Może i potrzebują, tylko ja nie potrzebuję i zakładam od razu, więc nie dostają. Trzeba sobie mindset zmienić. 

Dalej. Półtorej godziny łaziłam po kolejnym centrum handlowym, aż weszłam sobie do poczciwego sklepu spożywczego z sieciówki, a tam znalazłam skarb, garnek z kogutem. Urszula kocha garnki. Tak to zazwyczaj wygląda, że przyjeżdżam, robię rewizję, ooo, nowy garnek, mówię, a po co ci nowy garnek, pytam. A co? Nie mogę? Potrzebowałam. To tak a propos mojego przekonania, że ludzie nie potrzebują, tak jak ja. 

Wchodzę w sobotnie popołudnie do domu, gdzie towarzystwo ogląda bajki. Nagle najmłodszy członek towarzystwa mnie zauważa, podbiega i zamiast dzień dobry rzuca: Agnieszka, nie możesz zapomnąć zrobić dziś mapę.

No.
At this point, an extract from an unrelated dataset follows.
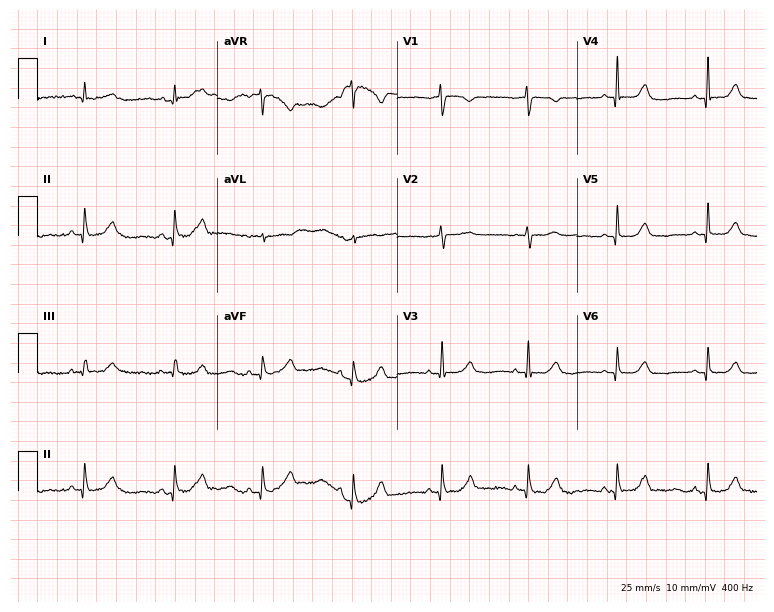
Electrocardiogram (7.3-second recording at 400 Hz), a 71-year-old female patient. Overall reading on record: normal ECG.

Nie mogę. Nie mogę również dlatego, że podczas przedspalnych rozważań Wiktoria przywołuje obrazy z dnia i zdarzyło się im raz tak, że: leży, leży, nagle uderza się dłonią w czoło i krzyczy: Jeżiu, zapomnieliśmy dzisiaj. O czym zapomnielismy, zapytuje jej matka, moja siostra aptekara. Zapomnieliśmy zrobić z Agą mapę! 
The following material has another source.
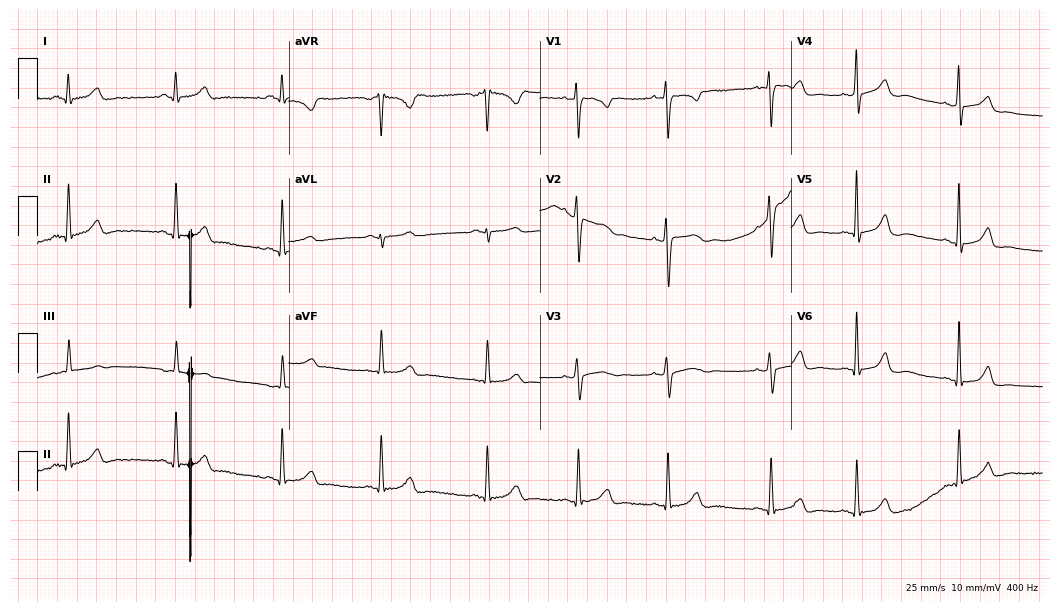
Electrocardiogram, a 26-year-old woman. Of the six screened findings (first-degree AV block, right bundle branch block (RBBB), left bundle branch block (LBBB), sinus bradycardia, atrial fibrillation (AF), sinus tachycardia), none is recorded. Only these six findings were labelled.

Tu podaję również ciekawostkę, że nie jestem ciocią, tylko Agnieszką. A to jest przywilej być u dziecka osobą, a nie ciocią.

Mapa była, w sobotę wieczorem oczywiście. Tymek jakiś taki rokojarzony i nie bardzo chciał, potem się obrażał, po swojemu chciał, a jak nie było współpracy to znów się obrażał. Może trzeba już wprowadzić zmiany w mapowaniu. A może to tylko to, że tym razem Wiktoria przjęła wodze i mnie prowadziła po swojemu.

Niespodziewane refleksje zamulonego umysłu

Albo nowy telefon, albo aparat. Kiepskie zdjęcia robi ten mój sprzęt. Udałam się do KCK na spektakl Teatru Tańca. Dwie części były. Zobacz j...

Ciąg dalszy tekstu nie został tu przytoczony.